New York Eye and Ear Infirmary absorbed the cost of Anya’s hospital stay.
Moscowhelp.org, a not-for-profit organization dedicated to helping terror victims in Russia, will help cover airfare and the trip to Orlando, Fla., and an anonymous Moscow donor teamed up with the New York-based Russian language daily Novoye Russkoye Slovo to shoulder the $2,500 cost of the placement of the implant itself. The WCRJ has coordinated lodging for Anya and her relatives with various families in New York.
The WCRJ’s effort to help the Kadalaeva family evolved from the organization’s work to help victims of terrorism in Israel.
Along with its mother organization, the Federation of Jewish Communities of Russia, the 3-year-old WCRJ, which has branches in Berlin, Jerusalem, Moscow and New York, raised more than $100,000 last year for Israeli victims of Palestinian terrorism.
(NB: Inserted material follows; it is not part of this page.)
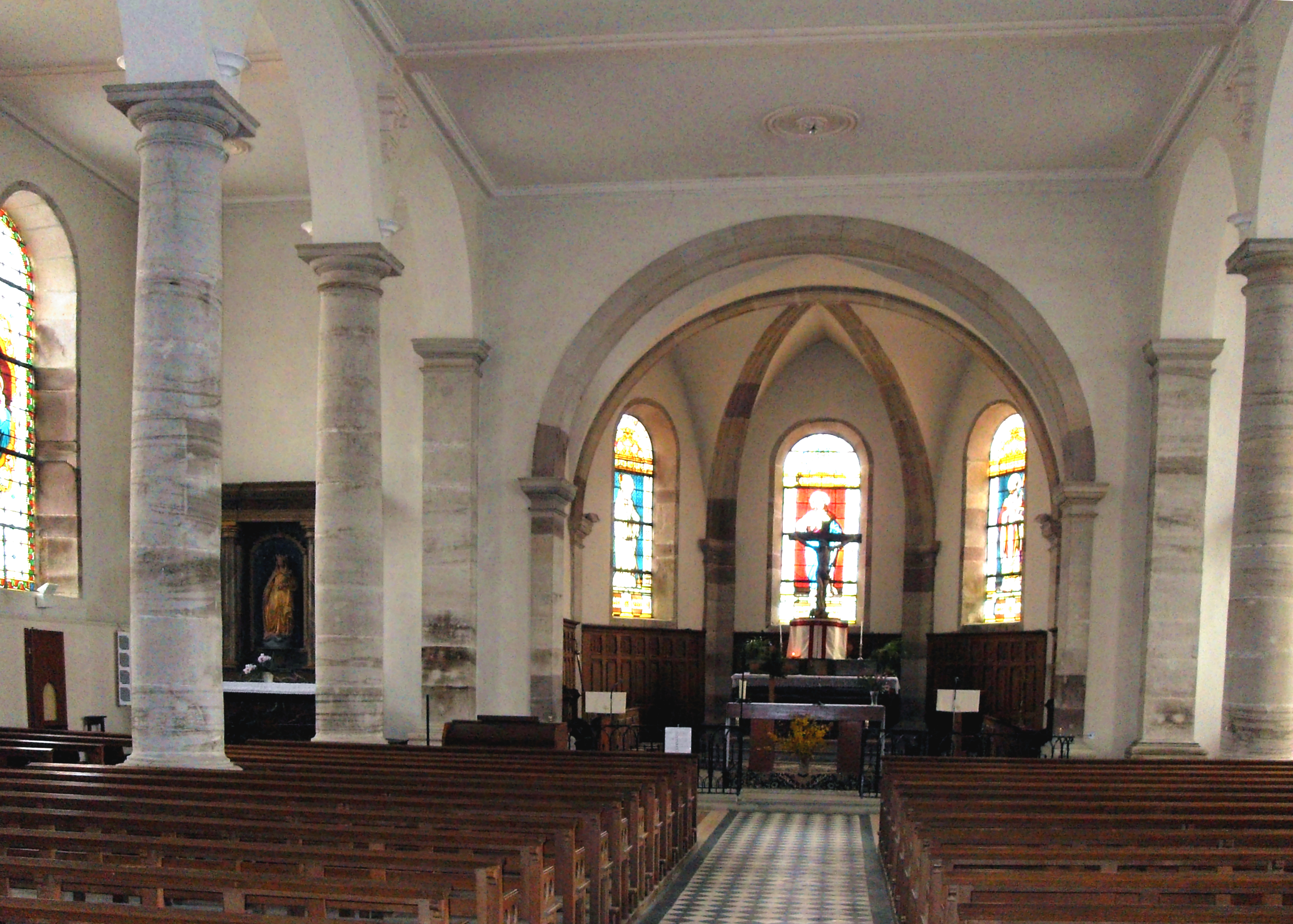 L'intérieur d'église Saint-Augustin à Chapelle-aux-Bois

That effort marked the first time Russian Jews have raised money for Israelis on a large scale and represents a reversal of the dynamic in which Russians have often relied on help from the Jews of Israel and the United States.
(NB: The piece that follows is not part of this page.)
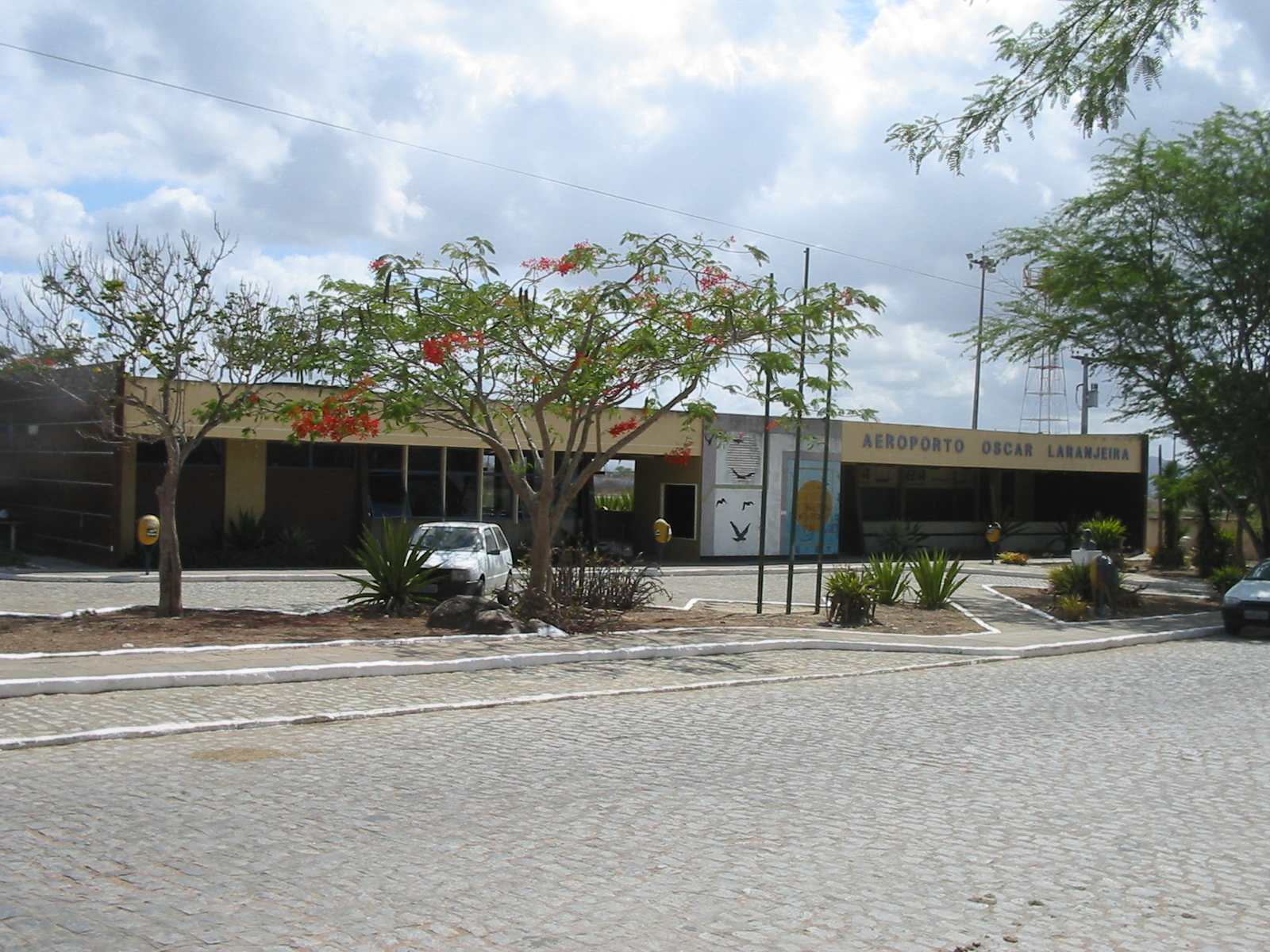 Caruaru (Pernambuco), Brasil. Aeroporto Oscar Laranjeira. Caruaru (Pernambuco), Brazil. Airport.

“It is now the turn of Russian Jews who have successfully assimilated to help Jews in Israel and elsewhere,” said Misha Shneerson, chairman of the board of the WCRJ.
In the aftermath of the Beslan siege, in which more than 330 people were killed, the WCRJ sent word to doctors in Russia that if any terror victims needed medical help the Russian doctors could not provide, the WCRJ would try to get them such help in Israel or the United States. The organization also sent medical cream to treat burns.
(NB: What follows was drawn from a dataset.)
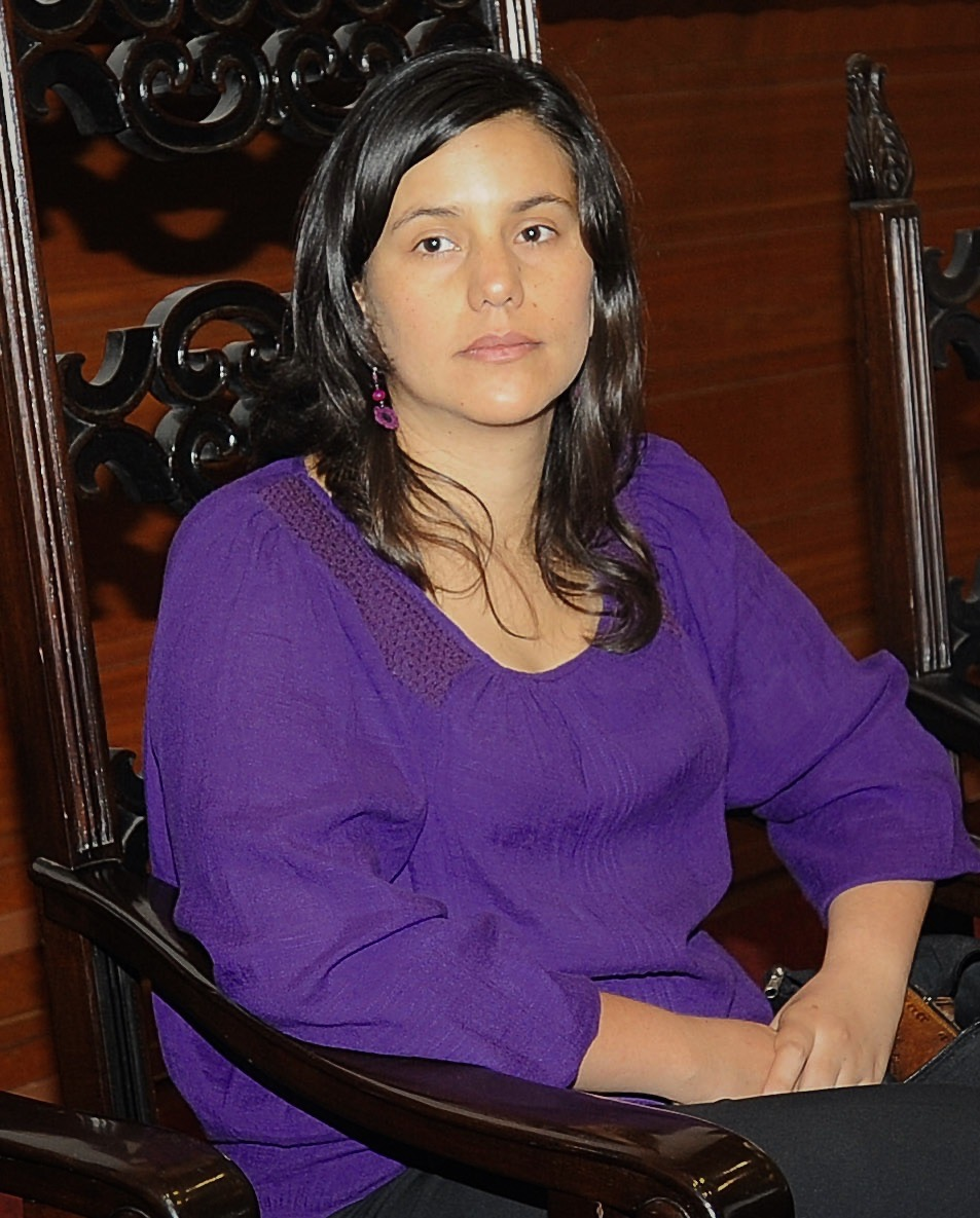 Verónica Mendoza, congresista (2011-2016) y candidata a la presidencia del Perú en 2016.

Simultaneously, Anya’s family had inquired about the possibility of finding help for her in Israel, a country whose doctors are known for their abilities to respond to terrorism.
“This family was persistent,” Chlenov said. “They had heard about miraculous medical operations in Israel, and hoped Israeli doctors might be able to restore the vision in Anya’s eye.
“Unfortunately, the vision could not be restored, Chlenov said, adding, “in terms of appearance, this implant is better than what would be available in Russia.”
After learning about Anya’s need, the WCRJ approached Dr. Branovan, who had performed surgery at no cost in 2000 on Sergey Zvezdin, a 12-year-old Israeli boy who was severely injured during a terrorist bombing of a city bus in Haifa.
In that surgery, using technology not available in Israel, Branovan extracted a bullet deeply embedded in the boy’s face and performed reconstructive surgery.
Anya has a piece of shrapnel that is too deeply embedded in her head to be removed.
Anya appears to be functioning normally. When her father and sister got off the Aeroflot plane from Moscow to New York, she hugged and kissed them repeatedly, and showed her sister the Christmas ornaments they had received as gifts.
Psychologically, however, she and Alyona have suffered grave trauma.
“Anya does not want to accept the fact that her mother died in the attack,” Chlenov said. He believes traveling to the United States has provided the girls with a change of scene that has helped, for the present, to ease their pain.
“The girls’ psychologist in Russia said it was OK to bring them here,” he said.
The girls’ father, Albert Kadalaeva, who works as a police officer in Beslan, spoke through a translator about what his daughters said happened inside the school during the siege. Due to trauma, he said, their memories are few.
His wife, Irina Kadalaeva, was taken hostage, along with the girls, as she was dropping them off at school.
At one point, his wife was among a group of hostages given the choice to leave the school, but she would not leave without her children.
On the final day of the siege, when an explosion occurred near them, Alyona was injured. She leapt up, and told Anya that they needed to jump out a nearby window. Alyona jumped, and Anya hesitated.
“In that moment, another explosion happened and Anya lost her eye, but was pushed from the window,” Kadalaeva said.
Despite his pain, Kadalaeva emphasized his gratitude to the Jewish community for what it has done for his family.
“From the first people I contacted, to the people in whose house we are staying,” and for the eye implant “that will be indistinguishable from Anya’s other eye, thank you,” he said.